In this example, say we introduce a brand new type of model called C. We also are able to retire model A.10 because it's no longer receiving requests. So at another moment in time we might have these models loaded: A.11, B.75, C.1.

I'm investigating whether it's possible to use the HPS plugin for TensorRT with our existing architecture, without needing to restart Triton whenever our list of active models changes. My understanding is that when we start Triton, we supply a JSON configuration file like:

--backend-config='hps,ps=/path/to/hps.json'

And this file contains the configuration for every model, like:

{
  "supportlonglong": false,
  "models": [{
    "model": "A.10",
    ...
  },{
    "model": "A.11",
    ...
  },{
    "model": "B.75",
    ...
  }]
}

I'm able to explicitly load TRT models that use the HPS plugin, but if I update the JSON file in place and attempt to make inferences on a new model named C.1, Triton reports an error:

2024/06/12 20:21:43 [HCTR][20:21:43.298][ERROR][RK0][tid #139986607271936]: Cannot find the model C.1 in HPS

Is there a way to supply new model configurations once Triton is already running, and to remove configurations that are no longer relevant? I was optimistic after reading this, which mentions "adding the configuration of a new model to the HPS configuration file," but I'm not sure how to do that.

Thanks!

yingcanw commented 3 months ago

@dmac If I understand correctly, you are using the Trition TRT backend to deploy the model with the HPS TRT plugin. If so, the online update feature is only supported in the HPS Triton backend, because the HPS configuration is loaded when the HPS is initialized. For online support of HPS configuration updates, the TRT backend needs to support re-parsing the latest configuration logic like here

dmac commented 3 months ago

If I understand correctly, you are using the Trition TRT backend to deploy the model with the HPS TRT plugin.

Correct.

For online support of HPS configuration updates, the TRT backend needs to support re-parsing the latest configuration logic like here

I see, thanks. Do you know if that feature is planned or has been discussed before? Or is this question better directed at the Triton/TensorRT issues page?

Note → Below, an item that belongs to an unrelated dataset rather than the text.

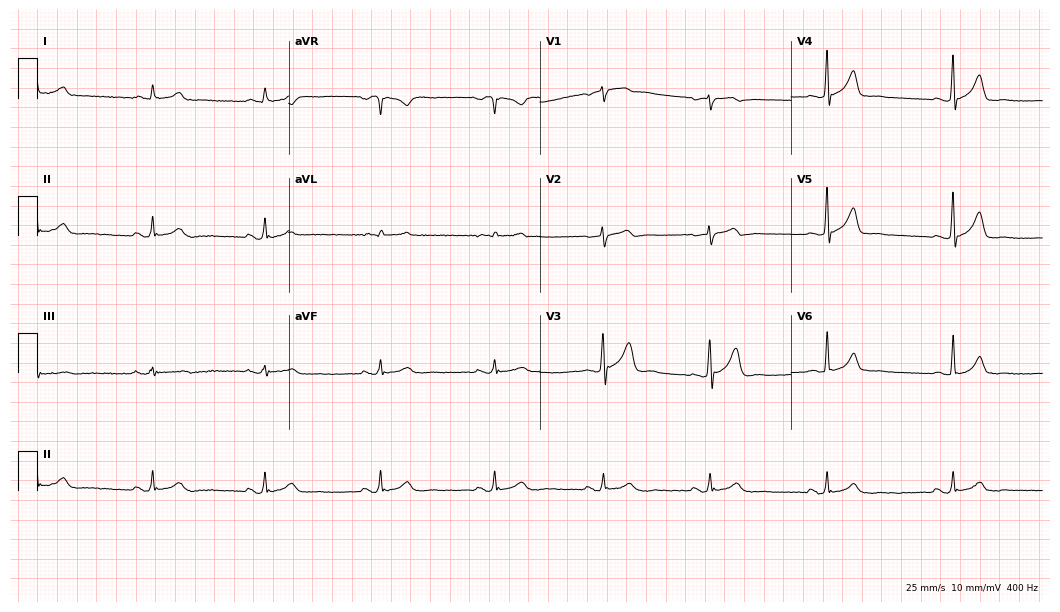
Resting 12-lead electrocardiogram (10.2-second recording at 400 Hz). Patient: a 51-year-old male. Read as a normal ECG.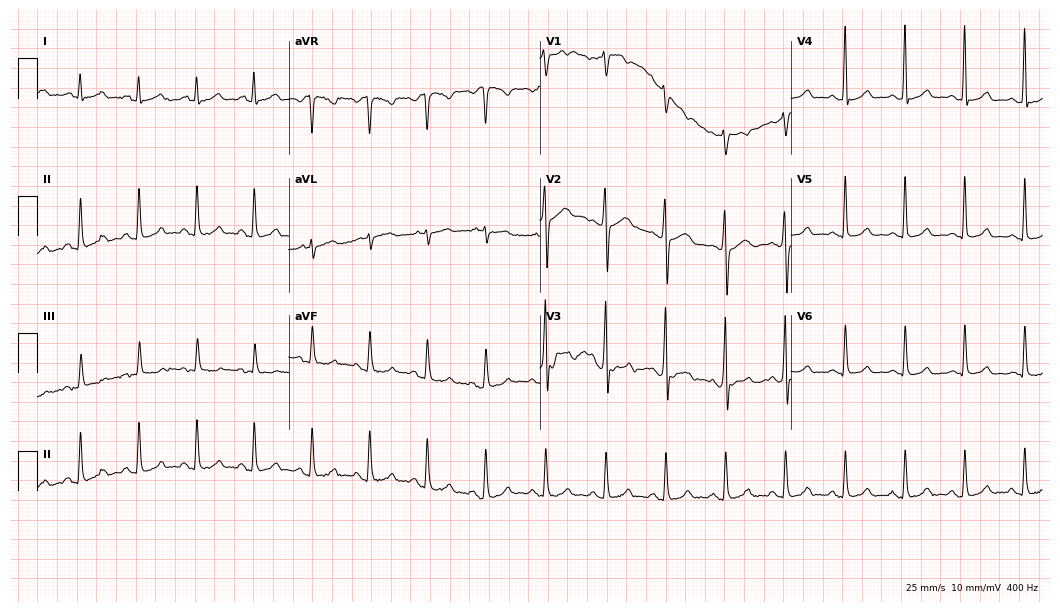
ECG (10.2-second recording at 400 Hz) — a male patient, 26 years old. Labelled as a normal ECG.

Have you seen anyone using a dynamic, constantly changing HPS configuration like this before, either with the HPS backend, or the TRT backend with the HPS TRT plugin?

dmac commented 3 months ago

One more question: do models served by the Triton HPS backend need to be trained with the HugeCTR framework? Or is there a way to convert an existing ONNX model to a format that is able to be served by the HPS backend? (Currently we train a model with PyTorch, export to ONNX, then convert to TRT.)

yingcanw commented 3 months ago

Have you seen anyone using a dynamic, constantly changing HPS configuration like this before, either with the HPS backend, or the TRT backend with the HPS TRT plugin?

Yes, there are users who have such a requirement, so we support the feature of online updating or unloading models in HPS Triton backend. However, such users mainly use HPS as an independent embedding query service, such as building an HPS+TF/TRT inference pipeline using Triton the ensemble mode, so that they can independently control the online update of the embedding table in HPS backend.

One more question: do models served by the Triton HPS backend need to be trained with the HugeCTR framework? Or is there a way to convert an existing ONNX model to a format that is able to be served by the HPS backend? (Currently we train a model with PyTorch, export to ONNX, then convert to TRT.)

The answer is not necessary, the input format of HPS can be found here here,If you need to convert the torch embedding model to hps format, you can refer to the example.

dmac commented 3 months ago

Ok, it sounds like using an ensemble model with the embeddings looked up from the HPS backend instead of using the HPS TRT plugin is probably what we want. Thanks for the advice.